Bonds can have a bad day too

Bonds are often less volatile than stocks, but bonds can experience a bad day as well. Take for example the fact that the bond market (VBTLX) lost value earlier this year while the stock market (VTSAX) continued to rise upwards. This was likely because interest rates rose on 10 year Treasuries for the first time in a while. [8]

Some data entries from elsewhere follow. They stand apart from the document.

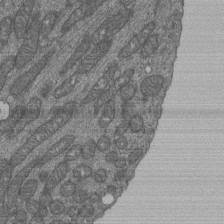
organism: Human
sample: Retinal organoid Rod and Cone cells
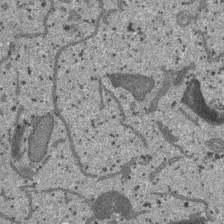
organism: Human
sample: Lung epithelial cells infected with SARS-CoV-2
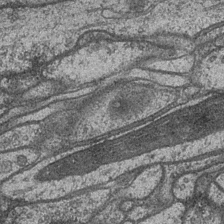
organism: Drosophila
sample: Optic medulla
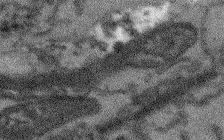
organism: Arabidopsis thaliana
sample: Root tip
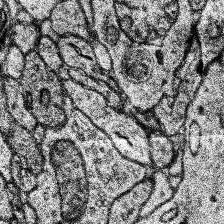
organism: Human
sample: Temporal Lobe
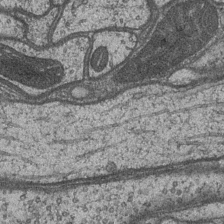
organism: Drosophila
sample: Optic medulla
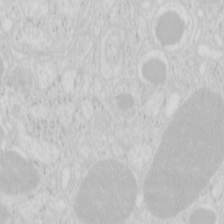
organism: Mouse
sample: Pancreas
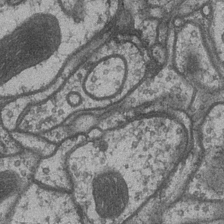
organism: Drosophila
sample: Optic medulla
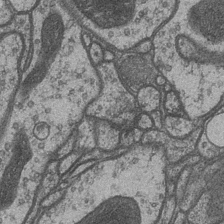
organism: Drosophila
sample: Optic medulla
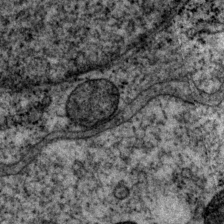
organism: P. pacificus
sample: Pharynx
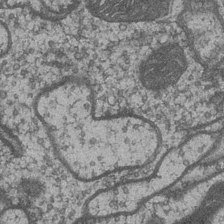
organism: Drosophila
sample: Optic medulla
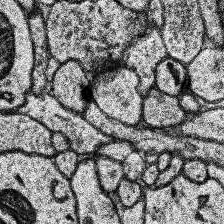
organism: Human
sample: Temporal Lobe
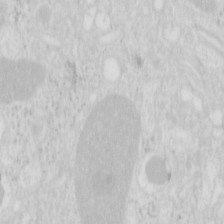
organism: Mouse
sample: Pancreas
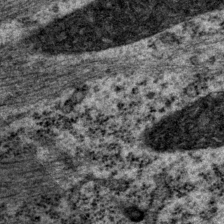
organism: P. pacificus
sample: Pharynx
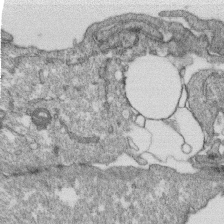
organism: African green monkey
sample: Vero E6 cells infected with SARS-CoV-2
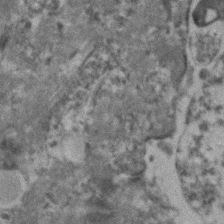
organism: Human
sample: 1205lu cells
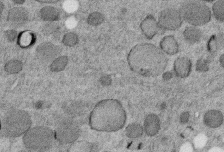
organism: C. elegans
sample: C. elegans embryo early stage
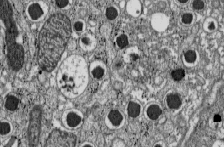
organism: C57BL Mouse
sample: Pancreatic islet
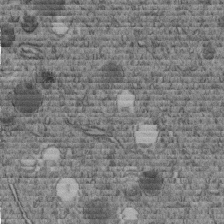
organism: C. elegans
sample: C. elegans embryo early stage
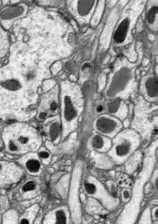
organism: Drosophila
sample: Optic lobe
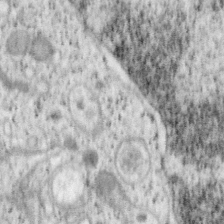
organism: Mouse
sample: OT-I killer T cells with ID8 ovarian cancer cells
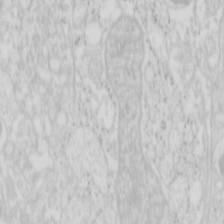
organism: Mouse
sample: Pancreas
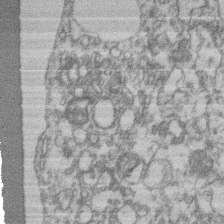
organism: Mouse
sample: T cell stromal cell synapse

Rising interest rates can hurt bond-holding moderate risk investors

The falling bond market likely hurt the performance of many moderate risk investment portfolios which tend to be heavily invested in bonds. This is because rising interest rates can temporarily lower the value of bond investments.[9] For instance, let’s assume that your portfolio held bond investments which offered an interest rate of 1% on a day when interest rates rose to 2%. New bond investments would then offer a 2% interest rate to investors which would be significantly higher than the 1% interest rate offered by the bonds you own. As a result, your bonds would now sell for less because they offer a lower return on investment than newer bonds.

There is no crystal ball

It seems as though the stock market may continue its upward trend for a while longer. However, 2020 has shown us that future events are unpredictable at best. Any number of scenarios, including another Covid strain or outbreak, could send the stock market in the opposite direction. Only time will tell. What we can do is keep a cool head when it seems as though the world has gone crazy. This strategy served us well in 2020 when we heard about UFOs, murder hornets, and the umpteenth riot. It may serve us well again. 



[2] The Wilshire 5000 is an index which is meant to represent the U.S. stock market. GDP is the Gross Domestic Product of the United States. The Wilshire 5000 and GDP provide us with a broad overview of how our country’s stock market and economy, respectively, have performed throughout history.